§ **Instructions to follow**
Leaving every picture out, repeat all of the entries below exactly.

[Dataset excerpts]
• • •

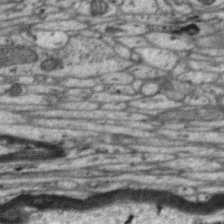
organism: Zebra finch
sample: Brain
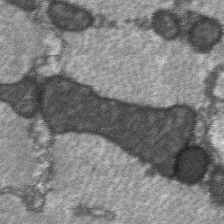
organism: C57BL Mouse
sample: Soleus
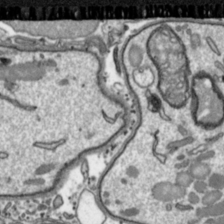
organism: Toxoplasma gondii
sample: Parasites in a vacuole inside a host cell
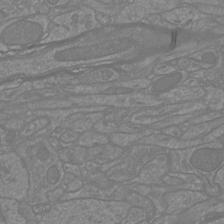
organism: Mouse
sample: Cortical neurons
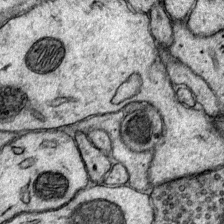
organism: Mouse
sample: Primary visual cortex
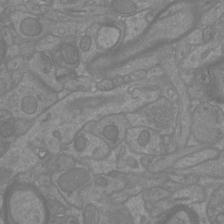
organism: Mouse
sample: Cortical neurons
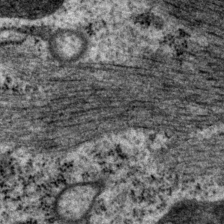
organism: P. pacificus
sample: Pharynx
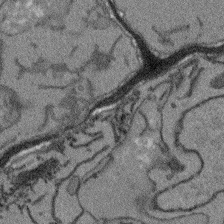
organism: Arabidopsis thaliana
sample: Root tip
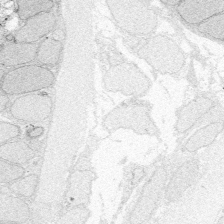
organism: Zebrafish
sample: Whole-Brain
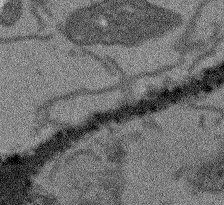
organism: Arabidopsis thaliana
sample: Root tip
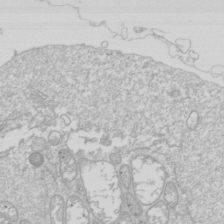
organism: Drosophila
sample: Cell division; meiosis; drosophila spermatocytes
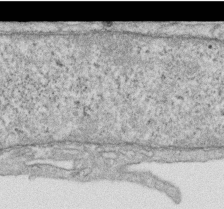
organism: Human
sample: Centriole in RPE cells
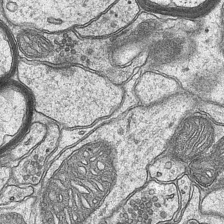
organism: Mouse
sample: CA1 Hippocampus
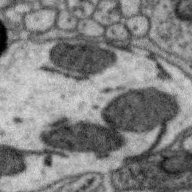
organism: Zebra finch
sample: Brain
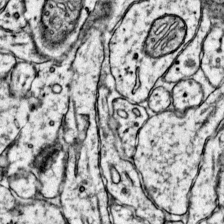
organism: Mouse
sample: Primary visual cortex
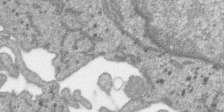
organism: Human
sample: Lung epithelial cells infected with SARS-CoV-2
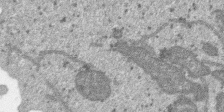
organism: Human
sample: Lung epithelial cells infected with SARS-CoV-2
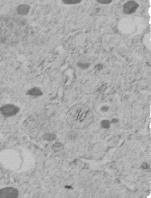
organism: C. elegans
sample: C. elegans embryo early stage

• • •

§ **Worked solution**
organism: Zebra finch
sample: Brain
organism: C57BL Mouse
sample: Soleus
organism: Toxoplasma gondii
sample: Parasites in a vacuole inside a host cell
organism: Mouse
sample: Cortical neurons
organism: Mouse
sample: Primary visual cortex
organism: Mouse
sample: Cortical neurons
organism: P. pacificus
sample: Pharynx
organism: Arabidopsis thaliana
sample: Root tip
organism: Zebrafish
sample: Whole-Brain
organism: Arabidopsis thaliana
sample: Root tip
organism: Drosophila
sample: Cell division; meiosis; drosophila spermatocytes
organism: Human
sample: Centriole in RPE cells
organism: Mouse
sample: CA1 Hippocampus
organism: Zebra finch
sample: Brain
organism: Mouse
sample: Primary visual cortex
organism: Human
sample: Lung epithelial cells infected with SARS-CoV-2
organism: Human
sample: Lung epithelial cells infected with SARS-CoV-2
organism: C. elegans
sample: C. elegans embryo early stage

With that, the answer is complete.